■ TASK REQUIREMENTS: The span to be transcribed begins with the line that contains "City Khimki (г.Химки)" and ends with the last line of the listing; copy it exactly and include nothing else.

■ SUPPLIED DATA:
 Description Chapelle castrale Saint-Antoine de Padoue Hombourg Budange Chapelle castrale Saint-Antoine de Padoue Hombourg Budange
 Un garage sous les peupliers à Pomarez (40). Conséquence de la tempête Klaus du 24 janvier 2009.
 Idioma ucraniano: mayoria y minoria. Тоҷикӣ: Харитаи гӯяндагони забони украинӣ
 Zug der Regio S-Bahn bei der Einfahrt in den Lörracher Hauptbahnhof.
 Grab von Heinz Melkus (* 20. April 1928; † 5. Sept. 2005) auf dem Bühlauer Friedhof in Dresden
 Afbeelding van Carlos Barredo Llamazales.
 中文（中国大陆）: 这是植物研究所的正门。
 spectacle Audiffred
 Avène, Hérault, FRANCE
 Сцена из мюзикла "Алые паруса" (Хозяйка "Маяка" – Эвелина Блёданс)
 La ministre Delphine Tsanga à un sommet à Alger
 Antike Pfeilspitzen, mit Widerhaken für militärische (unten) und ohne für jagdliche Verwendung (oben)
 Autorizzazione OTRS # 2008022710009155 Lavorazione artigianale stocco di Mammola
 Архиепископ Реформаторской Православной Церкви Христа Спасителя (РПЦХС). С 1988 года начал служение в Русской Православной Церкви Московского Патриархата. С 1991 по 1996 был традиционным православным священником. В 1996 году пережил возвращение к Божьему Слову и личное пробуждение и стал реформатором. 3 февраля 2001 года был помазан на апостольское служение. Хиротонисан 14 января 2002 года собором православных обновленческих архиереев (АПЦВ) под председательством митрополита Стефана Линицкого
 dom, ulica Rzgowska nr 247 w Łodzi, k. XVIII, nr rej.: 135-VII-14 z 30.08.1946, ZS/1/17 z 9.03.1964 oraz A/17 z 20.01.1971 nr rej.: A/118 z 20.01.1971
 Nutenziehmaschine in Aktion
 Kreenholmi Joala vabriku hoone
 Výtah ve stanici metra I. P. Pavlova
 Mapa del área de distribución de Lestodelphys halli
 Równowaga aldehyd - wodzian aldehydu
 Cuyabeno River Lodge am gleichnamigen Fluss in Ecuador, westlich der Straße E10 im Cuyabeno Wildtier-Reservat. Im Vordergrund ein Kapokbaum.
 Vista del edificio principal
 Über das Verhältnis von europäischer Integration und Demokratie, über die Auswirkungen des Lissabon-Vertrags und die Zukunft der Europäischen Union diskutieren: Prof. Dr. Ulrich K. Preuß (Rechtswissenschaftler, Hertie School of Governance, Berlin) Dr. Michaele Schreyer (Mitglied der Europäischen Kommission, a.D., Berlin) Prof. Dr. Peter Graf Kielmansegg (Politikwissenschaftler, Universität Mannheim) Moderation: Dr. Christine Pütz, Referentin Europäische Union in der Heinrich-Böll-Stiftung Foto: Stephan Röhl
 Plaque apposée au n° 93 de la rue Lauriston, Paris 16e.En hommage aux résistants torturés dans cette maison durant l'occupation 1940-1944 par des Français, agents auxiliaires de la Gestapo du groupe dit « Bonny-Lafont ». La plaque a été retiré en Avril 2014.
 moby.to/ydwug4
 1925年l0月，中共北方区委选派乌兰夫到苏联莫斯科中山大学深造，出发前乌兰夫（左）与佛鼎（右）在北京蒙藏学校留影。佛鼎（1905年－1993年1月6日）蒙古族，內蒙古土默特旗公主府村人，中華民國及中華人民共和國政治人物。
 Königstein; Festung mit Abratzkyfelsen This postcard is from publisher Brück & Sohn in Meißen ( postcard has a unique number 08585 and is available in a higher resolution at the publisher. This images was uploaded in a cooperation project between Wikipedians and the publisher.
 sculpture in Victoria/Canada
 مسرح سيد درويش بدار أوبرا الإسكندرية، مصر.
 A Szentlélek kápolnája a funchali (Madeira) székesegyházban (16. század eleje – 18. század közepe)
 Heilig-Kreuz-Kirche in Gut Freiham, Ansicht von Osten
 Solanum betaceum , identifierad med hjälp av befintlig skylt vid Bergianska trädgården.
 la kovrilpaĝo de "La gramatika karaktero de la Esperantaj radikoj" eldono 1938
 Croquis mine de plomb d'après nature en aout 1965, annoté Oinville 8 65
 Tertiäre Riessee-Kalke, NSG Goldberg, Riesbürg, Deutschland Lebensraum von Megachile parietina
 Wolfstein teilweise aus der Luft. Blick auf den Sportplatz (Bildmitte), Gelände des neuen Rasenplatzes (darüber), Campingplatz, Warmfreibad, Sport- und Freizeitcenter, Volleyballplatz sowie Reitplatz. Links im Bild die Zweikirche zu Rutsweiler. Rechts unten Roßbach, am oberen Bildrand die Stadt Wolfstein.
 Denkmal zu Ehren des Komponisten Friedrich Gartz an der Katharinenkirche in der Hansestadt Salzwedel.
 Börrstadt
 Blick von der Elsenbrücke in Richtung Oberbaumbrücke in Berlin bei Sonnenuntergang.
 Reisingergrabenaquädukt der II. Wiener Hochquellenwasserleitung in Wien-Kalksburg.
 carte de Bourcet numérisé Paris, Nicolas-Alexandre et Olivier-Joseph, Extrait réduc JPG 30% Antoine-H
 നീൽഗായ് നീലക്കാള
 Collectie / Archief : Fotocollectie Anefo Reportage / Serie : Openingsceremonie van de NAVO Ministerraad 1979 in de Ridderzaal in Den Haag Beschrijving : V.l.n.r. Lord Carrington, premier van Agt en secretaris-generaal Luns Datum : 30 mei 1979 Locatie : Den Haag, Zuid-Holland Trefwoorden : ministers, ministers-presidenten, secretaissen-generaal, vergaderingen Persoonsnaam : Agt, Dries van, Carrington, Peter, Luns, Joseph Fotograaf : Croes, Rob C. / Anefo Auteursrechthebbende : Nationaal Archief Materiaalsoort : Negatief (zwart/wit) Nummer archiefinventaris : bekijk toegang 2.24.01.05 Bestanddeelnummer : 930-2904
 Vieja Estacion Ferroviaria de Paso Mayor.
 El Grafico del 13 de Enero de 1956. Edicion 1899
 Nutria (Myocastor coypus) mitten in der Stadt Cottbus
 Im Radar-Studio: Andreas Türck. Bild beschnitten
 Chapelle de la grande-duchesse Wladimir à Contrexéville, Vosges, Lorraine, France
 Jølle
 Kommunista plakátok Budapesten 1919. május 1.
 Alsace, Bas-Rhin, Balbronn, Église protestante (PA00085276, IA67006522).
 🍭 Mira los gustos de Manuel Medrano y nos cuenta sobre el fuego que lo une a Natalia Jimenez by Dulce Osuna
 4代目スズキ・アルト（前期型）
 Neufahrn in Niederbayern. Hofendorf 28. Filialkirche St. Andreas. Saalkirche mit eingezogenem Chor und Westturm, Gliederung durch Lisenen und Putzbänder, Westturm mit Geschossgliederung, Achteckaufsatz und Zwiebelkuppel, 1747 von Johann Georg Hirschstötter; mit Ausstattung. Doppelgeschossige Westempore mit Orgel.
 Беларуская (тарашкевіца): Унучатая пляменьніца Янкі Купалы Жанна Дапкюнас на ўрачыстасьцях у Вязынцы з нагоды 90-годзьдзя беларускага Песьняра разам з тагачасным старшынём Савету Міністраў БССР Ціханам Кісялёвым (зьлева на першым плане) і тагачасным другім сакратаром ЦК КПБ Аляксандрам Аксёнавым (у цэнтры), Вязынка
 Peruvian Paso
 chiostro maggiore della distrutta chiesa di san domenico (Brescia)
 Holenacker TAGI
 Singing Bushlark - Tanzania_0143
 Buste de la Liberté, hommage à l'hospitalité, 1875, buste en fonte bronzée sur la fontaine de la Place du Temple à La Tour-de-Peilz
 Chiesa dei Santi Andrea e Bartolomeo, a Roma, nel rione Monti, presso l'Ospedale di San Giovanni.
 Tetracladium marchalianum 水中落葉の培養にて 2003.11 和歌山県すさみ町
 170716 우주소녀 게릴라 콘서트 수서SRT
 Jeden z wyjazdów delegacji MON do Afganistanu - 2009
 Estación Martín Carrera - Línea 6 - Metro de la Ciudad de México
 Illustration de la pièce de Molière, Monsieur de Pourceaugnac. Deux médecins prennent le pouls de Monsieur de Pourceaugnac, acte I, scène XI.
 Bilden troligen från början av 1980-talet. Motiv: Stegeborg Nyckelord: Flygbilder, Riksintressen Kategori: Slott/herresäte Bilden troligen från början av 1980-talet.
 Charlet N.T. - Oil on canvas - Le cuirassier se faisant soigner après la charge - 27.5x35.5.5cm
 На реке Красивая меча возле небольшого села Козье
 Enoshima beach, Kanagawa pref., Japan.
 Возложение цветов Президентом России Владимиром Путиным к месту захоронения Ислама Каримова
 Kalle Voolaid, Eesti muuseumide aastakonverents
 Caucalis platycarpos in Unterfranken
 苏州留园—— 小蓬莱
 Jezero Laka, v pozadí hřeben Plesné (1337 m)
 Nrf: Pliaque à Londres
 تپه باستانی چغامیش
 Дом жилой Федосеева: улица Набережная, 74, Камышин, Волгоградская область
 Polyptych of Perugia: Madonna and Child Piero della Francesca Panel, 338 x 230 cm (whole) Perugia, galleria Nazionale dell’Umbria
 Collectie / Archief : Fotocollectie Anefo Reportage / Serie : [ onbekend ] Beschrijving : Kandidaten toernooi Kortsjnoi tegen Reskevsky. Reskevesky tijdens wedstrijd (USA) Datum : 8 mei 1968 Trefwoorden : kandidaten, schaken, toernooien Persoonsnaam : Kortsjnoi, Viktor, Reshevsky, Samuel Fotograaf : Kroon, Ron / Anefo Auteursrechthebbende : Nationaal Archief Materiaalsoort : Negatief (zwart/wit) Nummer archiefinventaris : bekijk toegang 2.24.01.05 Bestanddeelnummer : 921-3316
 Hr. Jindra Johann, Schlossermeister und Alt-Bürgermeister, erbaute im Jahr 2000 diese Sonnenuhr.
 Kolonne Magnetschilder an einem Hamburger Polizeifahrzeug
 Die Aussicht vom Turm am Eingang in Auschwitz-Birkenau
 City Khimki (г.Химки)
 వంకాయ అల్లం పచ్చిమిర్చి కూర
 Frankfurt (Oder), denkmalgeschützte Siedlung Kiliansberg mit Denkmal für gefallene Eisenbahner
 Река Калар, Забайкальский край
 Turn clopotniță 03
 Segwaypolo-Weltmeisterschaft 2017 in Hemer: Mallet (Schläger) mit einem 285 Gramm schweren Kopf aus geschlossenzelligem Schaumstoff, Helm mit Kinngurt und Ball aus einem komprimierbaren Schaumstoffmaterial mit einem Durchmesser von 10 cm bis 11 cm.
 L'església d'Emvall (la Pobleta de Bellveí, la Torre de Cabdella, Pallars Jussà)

■ RESULT:
 City Khimki (г.Химки)
 వంకాయ అల్లం పచ్చిమిర్చి కూర
 Frankfurt (Oder), denkmalgeschützte Siedlung Kiliansberg mit Denkmal für gefallene Eisenbahner
 Река Калар, Забайкальский край
 Turn clopotniță 03
 Segwaypolo-Weltmeisterschaft 2017 in Hemer: Mallet (Schläger) mit einem 285 Gramm schweren Kopf aus geschlossenzelligem Schaumstoff, Helm mit Kinngurt und Ball aus einem komprimierbaren Schaumstoffmaterial mit einem Durchmesser von 10 cm bis 11 cm.
 L'església d'Emvall (la Pobleta de Bellveí, la Torre de Cabdella, Pallars Jussà)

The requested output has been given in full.